I lay down genuinely confused about where the evening had gone.
The Flow Signature
Mihaly Csikszentmihalyi spent decades studying what he called optimal experience — the conditions under which human beings feel most alive, most capable, most themselves. He called the state “flow,” and he documented it across wildly different domains: surgeons, chess grandmasters, rock climbers, musicians, factory workers, mothers with infants.
The experience looked different across those contexts, but it had consistent signatures. Complete absorption. Loss of self-consciousness. A sense of effortlessness even while doing something difficult. And the one that I recognized immediately when I read it: time distortion. Specifically, the compression of time. Hours feel like minutes. The clock lies.
Flow happens, according to Csikszentmihalyi, at the intersection of two things: a challenge that matches and slightly exceeds your current skill level, and a task that gives you clear, immediate feedback about how you’re doing.
Both of those were present in that Frankfurt hotel room. The card work was genuinely beyond my ability — I was failing on most attempts. But the feedback was instant and concrete: either the sequence worked or it didn’t, and I could see exactly which. There was no ambiguity about whether I was improving. There was just the clear, immediate loop of attempt, result, adjustment.
That loop pulled me in and wouldn’t let go.
What Flow Is Actually Telling You
I want to make a distinction that I think is important.
Flow doesn’t just feel good. It’s informative. The fact that a particular activity produces it tells you something meaningful about the fit between you and that activity.
Not everything difficult and skill-demanding produces flow. I’ve done plenty of challenging work in my consulting career that was not absorbing in this way — work that required sustained effort and produced good results but where I was always aware of the time, always looking toward the end of the session. That work was valuable. It was not flow.

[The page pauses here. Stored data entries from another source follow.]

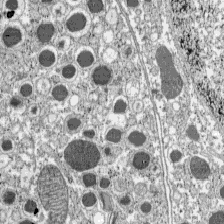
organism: C57BL Mouse
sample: Pancreatic islet
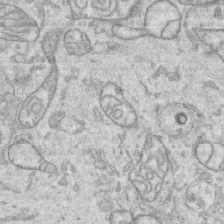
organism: Human
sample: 1205lu cells
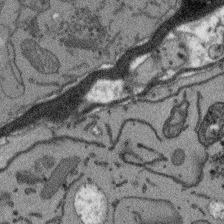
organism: Arabidopsis thaliana
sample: Root tip
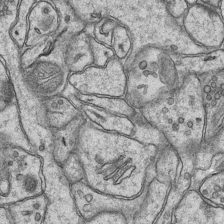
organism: Mouse
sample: CA1 Hippocampus
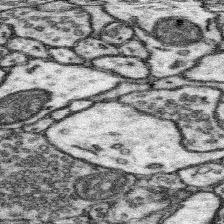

And not everything absorbing is flow, either. Anxiety is absorbing. Rumination is absorbing. Scrolling a phone is absorbing in a completely different and much more hollow way — time passes, but you don’t feel you’ve gone anywhere.
Flow is absorbing with a sense of momentum. You feel like you’re moving somewhere, building something, progressing even incrementally. The absorption serves the work rather than pulling you away from it.
When I look back at the range of things I’ve spent time on as an adult — consulting frameworks, organizational strategy, business development — the activities that reliably produced the time-compression were the ones that turned out to matter most to my development. Not universally. But there was a correlation.
Finding the thing that makes the clock lie is worth paying attention to as a signal.
The Sustained Attention Problem
Here’s why this matters practically: adults have scarce attention.
A professional life, relationships, responsibilities — these are all legitimate claims on finite cognitive and emotional energy. Learning a craft in adulthood means finding time and attention that aren’t already spoken for. This is hard under the best circumstances.
And when you’re working against fatigue, against the competing claims of other things you need to do, against the voice that says you should be more “productive” with this time — sustaining practice through willpower alone is exhausting and eventually unsustainable.
Flow changes this equation. When you’re in the absorbed state, you’re not fighting for attention. The activity is pulling you in rather than you pushing yourself into it. The time happens without you having to manage it.
This is one reason why finding the specific thing that produces flow for you — rather than practicing anything that seems like it should be practiced — is worth the time investment. The person who finds their version of that hotel-room experience will practice more hours over a year than the person grinding through material they’ve chosen for good reasons but that never quite captures them.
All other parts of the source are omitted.